[Dataset excerpts]
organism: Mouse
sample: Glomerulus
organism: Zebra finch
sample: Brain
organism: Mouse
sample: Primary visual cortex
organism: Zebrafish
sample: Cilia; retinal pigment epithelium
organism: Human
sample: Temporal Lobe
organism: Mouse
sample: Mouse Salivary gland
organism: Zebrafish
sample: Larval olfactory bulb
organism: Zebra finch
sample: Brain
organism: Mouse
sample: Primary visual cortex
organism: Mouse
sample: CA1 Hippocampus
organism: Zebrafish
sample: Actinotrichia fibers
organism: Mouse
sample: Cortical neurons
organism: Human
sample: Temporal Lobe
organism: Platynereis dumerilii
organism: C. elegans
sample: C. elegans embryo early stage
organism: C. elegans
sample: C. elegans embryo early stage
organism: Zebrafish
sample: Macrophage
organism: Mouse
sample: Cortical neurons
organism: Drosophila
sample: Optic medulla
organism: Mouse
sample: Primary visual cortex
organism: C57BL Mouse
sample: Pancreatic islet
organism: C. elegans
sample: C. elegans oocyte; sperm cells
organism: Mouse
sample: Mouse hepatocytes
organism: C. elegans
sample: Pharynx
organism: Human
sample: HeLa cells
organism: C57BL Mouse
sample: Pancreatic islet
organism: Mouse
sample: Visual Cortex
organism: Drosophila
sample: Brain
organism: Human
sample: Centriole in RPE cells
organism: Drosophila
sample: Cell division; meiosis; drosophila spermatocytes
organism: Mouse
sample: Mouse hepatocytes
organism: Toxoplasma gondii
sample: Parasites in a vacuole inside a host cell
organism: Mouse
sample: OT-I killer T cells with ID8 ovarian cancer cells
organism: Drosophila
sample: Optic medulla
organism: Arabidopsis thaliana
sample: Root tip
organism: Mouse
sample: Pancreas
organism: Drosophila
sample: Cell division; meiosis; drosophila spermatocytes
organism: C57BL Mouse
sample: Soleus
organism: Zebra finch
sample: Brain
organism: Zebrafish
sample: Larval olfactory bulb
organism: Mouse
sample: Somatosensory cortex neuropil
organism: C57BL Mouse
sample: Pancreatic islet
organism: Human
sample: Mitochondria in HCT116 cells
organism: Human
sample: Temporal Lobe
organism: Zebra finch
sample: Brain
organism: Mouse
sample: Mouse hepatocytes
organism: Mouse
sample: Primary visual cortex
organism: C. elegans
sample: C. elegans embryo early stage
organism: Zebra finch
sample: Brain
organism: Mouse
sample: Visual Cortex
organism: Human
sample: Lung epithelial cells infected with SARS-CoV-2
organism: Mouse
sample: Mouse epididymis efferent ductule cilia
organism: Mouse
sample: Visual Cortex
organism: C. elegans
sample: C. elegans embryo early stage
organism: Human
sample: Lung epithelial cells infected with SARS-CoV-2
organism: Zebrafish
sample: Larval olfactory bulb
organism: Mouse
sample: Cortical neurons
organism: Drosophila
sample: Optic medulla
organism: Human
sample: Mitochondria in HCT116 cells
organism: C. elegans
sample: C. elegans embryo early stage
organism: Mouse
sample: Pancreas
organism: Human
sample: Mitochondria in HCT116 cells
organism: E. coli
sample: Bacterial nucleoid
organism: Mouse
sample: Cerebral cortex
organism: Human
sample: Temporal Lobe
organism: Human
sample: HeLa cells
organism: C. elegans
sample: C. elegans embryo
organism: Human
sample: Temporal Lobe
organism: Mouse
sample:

What you are asked to do:
Copy every record above exactly as it appears.

Exercise output:
organism: Mouse
sample: Glomerulus
organism: Zebra finch
sample: Brain
organism: Mouse
sample: Primary visual cortex
organism: Zebrafish
sample: Cilia; retinal pigment epithelium
organism: Human
sample: Temporal Lobe
organism: Mouse
sample: Mouse Salivary gland
organism: Zebrafish
sample: Larval olfactory bulb
organism: Zebra finch
sample: Brain
organism: Mouse
sample: Primary visual cortex
organism: Mouse
sample: CA1 Hippocampus
organism: Zebrafish
sample: Actinotrichia fibers
organism: Mouse
sample: Cortical neurons
organism: Human
sample: Temporal Lobe
organism: Platynereis dumerilii
organism: C. elegans
sample: C. elegans embryo early stage
organism: C. elegans
sample: C. elegans embryo early stage
organism: Zebrafish
sample: Macrophage
organism: Mouse
sample: Cortical neurons
organism: Drosophila
sample: Optic medulla
organism: Mouse
sample: Primary visual cortex
organism: C57BL Mouse
sample: Pancreatic islet
organism: C. elegans
sample: C. elegans oocyte; sperm cells
organism: Mouse
sample: Mouse hepatocytes
organism: C. elegans
sample: Pharynx
organism: Human
sample: HeLa cells
organism: C57BL Mouse
sample: Pancreatic islet
organism: Mouse
sample: Visual Cortex
organism: Drosophila
sample: Brain
organism: Human
sample: Centriole in RPE cells
organism: Drosophila
sample: Cell division; meiosis; drosophila spermatocytes
organism: Mouse
sample: Mouse hepatocytes
organism: Toxoplasma gondii
sample: Parasites in a vacuole inside a host cell
organism: Mouse
sample: OT-I killer T cells with ID8 ovarian cancer cells
organism: Drosophila
sample: Optic medulla
organism: Arabidopsis thaliana
sample: Root tip
organism: Mouse
sample: Pancreas
organism: Drosophila
sample: Cell division; meiosis; drosophila spermatocytes
organism: C57BL Mouse
sample: Soleus
organism: Zebra finch
sample: Brain
organism: Zebrafish
sample: Larval olfactory bulb
organism: Mouse
sample: Somatosensory cortex neuropil
organism: C57BL Mouse
sample: Pancreatic islet
organism: Human
sample: Mitochondria in HCT116 cells
organism: Human
sample: Temporal Lobe
organism: Zebra finch
sample: Brain
organism: Mouse
sample: Mouse hepatocytes
organism: Mouse
sample: Primary visual cortex
organism: C. elegans
sample: C. elegans embryo early stage
organism: Zebra finch
sample: Brain
organism: Mouse
sample: Visual Cortex
organism: Human
sample: Lung epithelial cells infected with SARS-CoV-2
organism: Mouse
sample: Mouse epididymis efferent ductule cilia
organism: Mouse
sample: Visual Cortex
organism: C. elegans
sample: C. elegans embryo early stage
organism: Human
sample: Lung epithelial cells infected with SARS-CoV-2
organism: Zebrafish
sample: Larval olfactory bulb
organism: Mouse
sample: Cortical neurons
organism: Drosophila
sample: Optic medulla
organism: Human
sample: Mitochondria in HCT116 cells
organism: C. elegans
sample: C. elegans embryo early stage
organism: Mouse
sample: Pancreas
organism: Human
sample: Mitochondria in HCT116 cells
organism: E. coli
sample: Bacterial nucleoid
organism: Mouse
sample: Cerebral cortex
organism: Human
sample: Temporal Lobe
organism: Human
sample: HeLa cells
organism: C. elegans
sample: C. elegans embryo
organism: Human
sample: Temporal Lobe
organism: Mouse
sample:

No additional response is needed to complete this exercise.